For this, Lubell suggests that clients try to get out of the house (and away from the baby) for one hour per week — to do something where they’re absolutely not touching anyone else. Alone time gives the primary caregiver time to reconnect with their own identity, separate from their parenting.  

Getting back at it

Most doctors or midwives will advise people who just gave birth to wait until at least six weeks postpartum before they put anything in their vagina. That goes for C-section births as well as vaginal births, and it applies to anything — not just flesh penises.   

I wanted to be intimate right away,” mom Nackie Karcher tells SheKnows. “But your body has to fall back into place.” Until her body healed, Karcher and her husband turned more to mutual masturbation and oral sex  

Not everyone is in sync with their partner, however, and communication around returning to sex can be a challenge. “I had a real sex drive after [my daughter] was born,” Amanda, mom of one, tells SheKnows. “I wanted to do it a lot, but sex was really painful. He didn’t want to do it at all. My doctor told me that six weeks after giving birth, my vagina was the same as a 70-year-old woman’s. I still don’t know what that means.”   

Lubell said the best thing you can do in the immediate postpartum period is regular sitz baths. “It gives your genitals extra TLC,” she said. “Its just a little ass tub for your bottom that allows you to soak your vulva, perineum and anus in warm water. You can use just straight warm water, which will bring extra blood flow to the area to improve healing, or [add] certain soothing herbs. 
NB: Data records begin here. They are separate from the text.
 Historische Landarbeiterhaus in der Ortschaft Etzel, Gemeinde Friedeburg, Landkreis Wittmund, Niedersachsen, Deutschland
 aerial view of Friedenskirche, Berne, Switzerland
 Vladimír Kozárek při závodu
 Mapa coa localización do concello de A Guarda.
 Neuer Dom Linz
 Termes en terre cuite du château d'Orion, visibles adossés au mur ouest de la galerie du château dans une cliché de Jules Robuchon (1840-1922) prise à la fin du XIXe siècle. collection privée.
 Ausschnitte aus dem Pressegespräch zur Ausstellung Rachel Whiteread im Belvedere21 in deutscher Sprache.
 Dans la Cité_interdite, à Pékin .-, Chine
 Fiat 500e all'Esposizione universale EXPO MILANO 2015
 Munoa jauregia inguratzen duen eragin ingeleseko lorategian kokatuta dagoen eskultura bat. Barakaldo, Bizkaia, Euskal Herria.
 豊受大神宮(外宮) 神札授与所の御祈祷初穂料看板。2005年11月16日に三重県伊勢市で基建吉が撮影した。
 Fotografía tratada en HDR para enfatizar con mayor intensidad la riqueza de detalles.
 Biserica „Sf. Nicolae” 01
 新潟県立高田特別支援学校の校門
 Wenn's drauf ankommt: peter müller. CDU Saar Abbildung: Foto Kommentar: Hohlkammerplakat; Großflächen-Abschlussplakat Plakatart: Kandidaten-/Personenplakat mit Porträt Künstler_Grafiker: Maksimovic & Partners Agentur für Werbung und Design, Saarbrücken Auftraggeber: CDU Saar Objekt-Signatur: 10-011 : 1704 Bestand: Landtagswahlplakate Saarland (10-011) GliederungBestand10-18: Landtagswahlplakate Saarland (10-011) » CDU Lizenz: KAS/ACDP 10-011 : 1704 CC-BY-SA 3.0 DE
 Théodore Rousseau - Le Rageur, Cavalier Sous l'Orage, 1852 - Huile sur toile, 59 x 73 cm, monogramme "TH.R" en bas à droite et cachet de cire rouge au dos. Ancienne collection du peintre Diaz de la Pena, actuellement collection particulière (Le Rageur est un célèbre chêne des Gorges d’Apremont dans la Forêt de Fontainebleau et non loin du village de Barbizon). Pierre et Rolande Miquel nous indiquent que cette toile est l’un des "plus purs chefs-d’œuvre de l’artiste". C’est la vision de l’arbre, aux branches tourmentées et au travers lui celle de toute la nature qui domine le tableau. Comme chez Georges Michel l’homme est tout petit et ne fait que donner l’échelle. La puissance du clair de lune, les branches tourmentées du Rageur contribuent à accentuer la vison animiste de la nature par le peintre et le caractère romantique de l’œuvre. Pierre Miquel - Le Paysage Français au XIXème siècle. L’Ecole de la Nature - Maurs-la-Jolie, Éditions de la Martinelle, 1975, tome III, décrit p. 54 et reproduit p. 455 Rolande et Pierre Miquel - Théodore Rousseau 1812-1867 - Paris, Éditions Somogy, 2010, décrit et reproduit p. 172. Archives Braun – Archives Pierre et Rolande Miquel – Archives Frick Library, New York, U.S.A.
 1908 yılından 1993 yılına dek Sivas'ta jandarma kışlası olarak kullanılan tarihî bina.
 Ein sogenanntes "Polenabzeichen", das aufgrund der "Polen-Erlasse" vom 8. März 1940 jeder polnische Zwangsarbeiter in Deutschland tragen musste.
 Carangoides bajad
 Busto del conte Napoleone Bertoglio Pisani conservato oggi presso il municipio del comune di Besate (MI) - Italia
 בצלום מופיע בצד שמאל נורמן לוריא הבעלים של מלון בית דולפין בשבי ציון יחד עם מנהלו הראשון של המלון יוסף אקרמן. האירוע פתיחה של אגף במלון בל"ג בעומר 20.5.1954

The “hot dog down a hallway” myth

The stitches are real, but the myth of vagina ruination seems mostly that — a myth. Most women I spoke with felt their vaginas changed overall post-birth, but not necessarily for the worse.  

“Through my vaginal birth, my G-spot moved,” said Phoebe. “It’s deeper in than it used to be. Reaching is a challenge. I noticed pretty quickly after we started having sex again.” 

“Sex was different for me the second time around. I felt like I was a born-again virgin,” one mom said. “Are you like a stretched-out balloon down there? No way. It really felt muscular for me. It felt like my muscles had just had this really great workout.”   

Lubell says that assessing the state of your pelvic floor with a trained physical therapist, if you can access one, is an important first step to reintroducing yourself to your vagina. Just doing Kegel exercises won’t cut it, she notes.   

The issue is that some people have such tight pelvic muscles, they find they spasm. So tightening those muscles isn’t going to help.” 

PSA: Don’t forget birth control

If you do jump back into a sexy routine in the first or second month postpartum, don’t forget this key step.

“It has happened,” admits Lubell, “where I’ll see the look of shock and horror when someone comes back at their six-week checkup and you tell them they’re pregnant.” Yikes. 

It’s all normal

Every pregnancy, every birth, everyone is so different,” says Nackie. “I think getting information is really great, but it does make it hard because some people don’t feel as good as others, even in a single body part.” 

The only thing the experts all agree on? There is no normal — or rather, it’s all normal.